Ekim ayının ortalarında hastalığının ciddiyeti daha da çoğalmaya başladı. Çok istemesine karşın 29 Ekim 1938’deki Cumhuriyet’in 15. seneyi için yapılan kutlamalara katılamadı. Kendisi katılamasa da Türk ordusuna gönderdiği “Başarıları ve mazisi insanlık tarihiyle başlayan, her zaman başarılarla birlikte uygarlık nurlarını taşıyan kahraman Türk ordusu! Türk vatanının ve Türklük camiasının şöhret ve şerefini, dâhili ve harici her türlü risklere karşı gözetmekten ibaret olan misyonunu, her an ifaya hazır ve amade olduğuna benim ve büyük halkımızın bütün bir inan ve emanetimiz vardır.” iletiyi yarıyılın başbakanı Celal Bayar tarafından okundu.
1 Kasım 1938’deki meclisin açılış merasimine de katılamadı. Hazırladığı metni yeniden başbakan Celal Bayar okudu. 8 Kasım 1938’de ise hastalığı daha da şiddetlendi. Atatürk’ün sıhhatiyle alakalı haberler çıkmaya başladı. Millet büyük bir yeis içinde Atatürk’deri gelecek haberleri bekliyordu. Fakat Atatürk’ün kurtarılması için yapılan seferberlikler netice vermedi. 10 Kasım 1938 Perşembe sabahı saat 09.05’te Türk ulusunun önderi Mustafa Kemal Atatürk hayata gözlerini yumdu. Atatürk’ün vefatı, hekimleri Neşet Ömer İrdelp, Mim Kemal Öke, Akil Muhtar Özden, Süreyya Serter, Nihad Reşat, Kamil Berk ve Abravaya Marmaralı tarafından yazılan “Reisicumhur Atatürk’ün umumi hallerindeki vehamet dün gece saat 24’te neşir edilen beyannameden sonra her an çoğalarak bugün 10 İkinci teşrin10 Kasım 1938 Perşembe sabahı saat dokuzu beş geçe büyük şefimiz derin koma içinde terki hayat etmişlerdir.” raporuyla onaylandı.
Vefatıyla Türk toplumunu derin bir yasa boğan Atatürk’ün tabutu 16 Kasım 1938’de Dolmabahçe Epilepsiyi’ndaki merasim salonuna konuldu. Silah dostlarının başında nöbet yakaladığı tabut üç gün süresince milletin ziyaretine sarih yakalandı. 19 Kasım’da cenaze namazı kılındıktan sonra cenazenin Ankara’ya nakli 20 Kasım’da reelleştirildi. Cenazeyi Ankara garında Atatürk’ün ölümüyle seçilen Cumhurbaşkanı İsmet İnönü, Genelkurmay Başkanı Fevzi Çakmak başta olmak üzere tam devlet erkânı karşıladı. Ardından Atatürk’ün cenazesi Türkiye Büyük Halk Meclisi’nin önünde hazırlanan katafalka konuldu.
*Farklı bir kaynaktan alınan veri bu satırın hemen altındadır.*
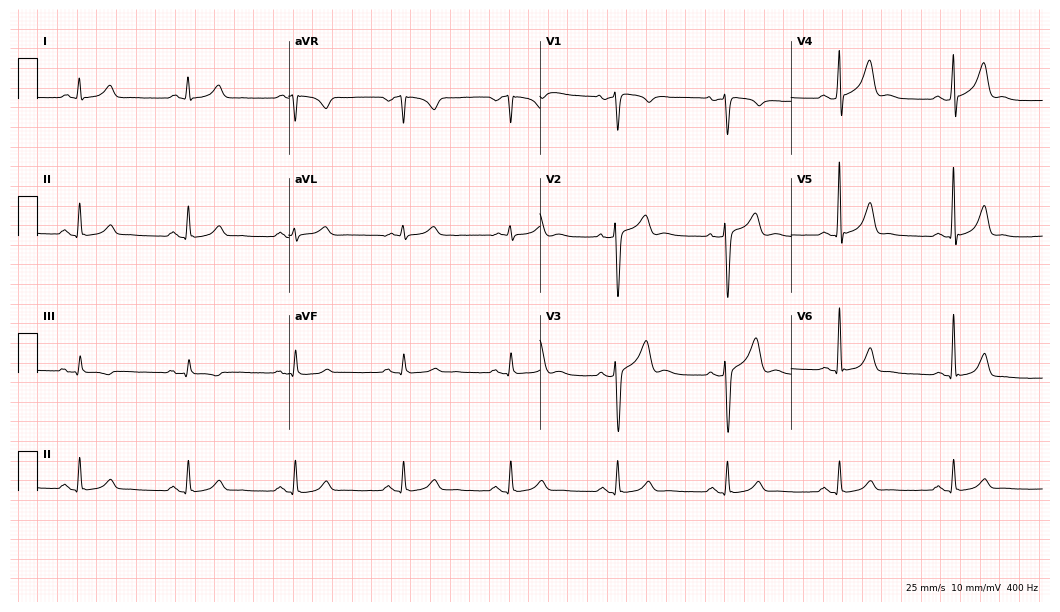
Resting 12-lead electrocardiogram. Patient: a 47-year-old male. None of these six findings is recorded: first-degree AV block, right bundle branch block, left bundle branch block, sinus bradycardia, atrial fibrillation, sinus tachycardia. Other findings, if any, are not listed.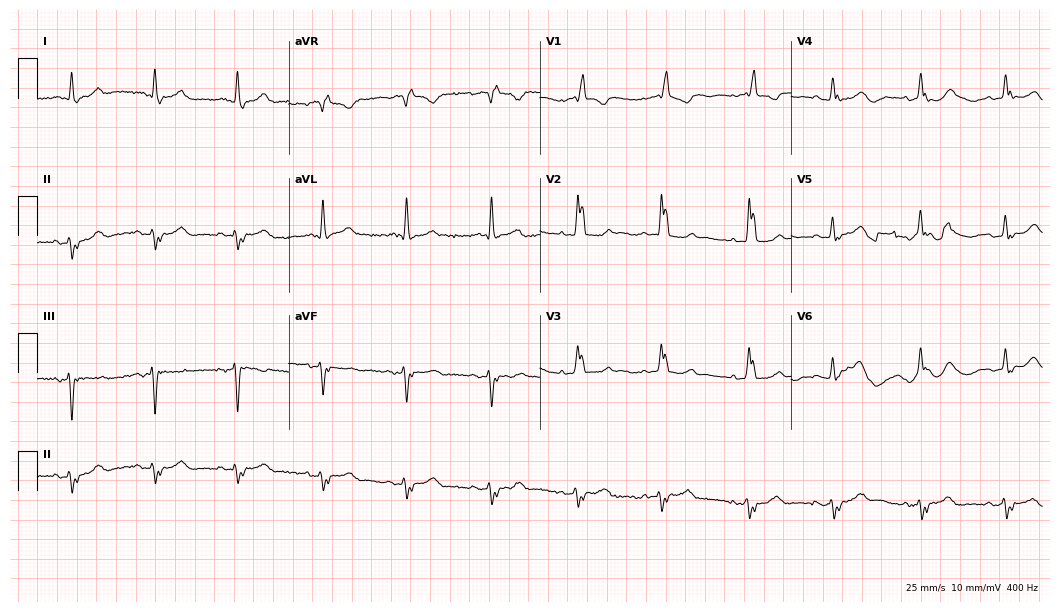
Standard 12-lead ECG recorded from a female patient, 80 years old (10.2-second recording at 400 Hz). None of these six findings is recorded: first-degree AV block, right bundle branch block, left bundle branch block, sinus bradycardia, atrial fibrillation, sinus tachycardia.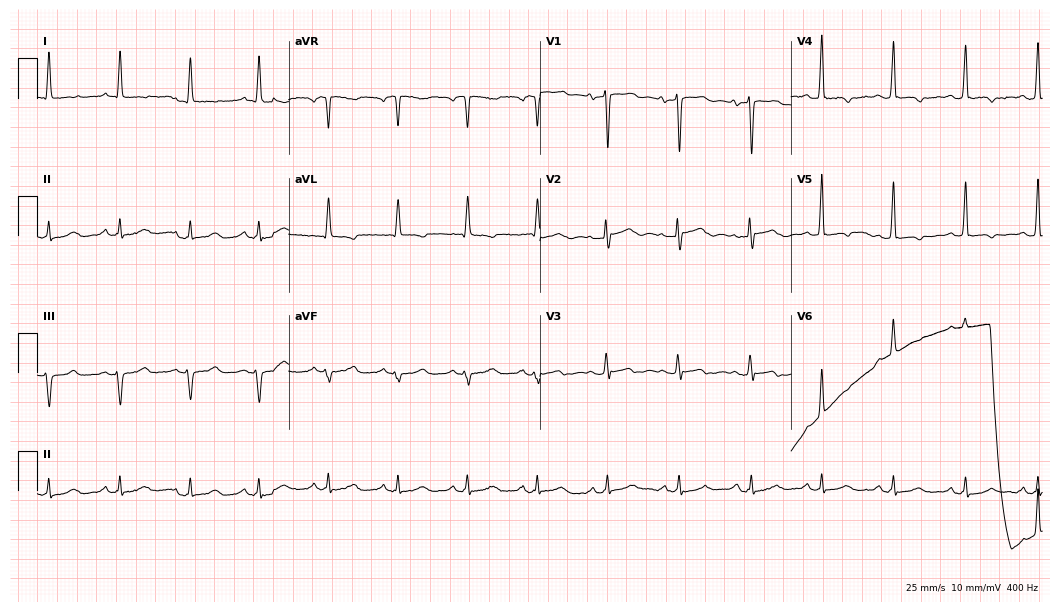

Milletin ziyaretine açıldı ve cenazenin başında nöbetler yakalandı. 21 Kasım’da Atatürk’ün naaşı, yapılan merasimle geçici olarak Etnografya Müzesi’ne kaldırıldı. Ondan sonraki senelerde Atatürk’ün şöhretine layık bir mezar yapılması için harekete geçildi ve Anıtkabir’in inşasına başlandı. 10 Kasım 1938’den bütün beş sene sonra Anıtkabirin inşası bitirildi. 10 Kasım 1953’te Atatürk’ün cenazesi Anıtkabir’e getirilerek toprağa verildi.
Türk ulusunun önderi Mustafa Kemal Atatürk, 10 Kasım 1953’deri beri Anıtkabir’de Şeref Koridorunda yer alan büyük lahitte uyumaktadır. Her sene 10 Kasım’da yüz binlerce ziyaretçi Atatürk’ün mezarını ziyaret etmektedir.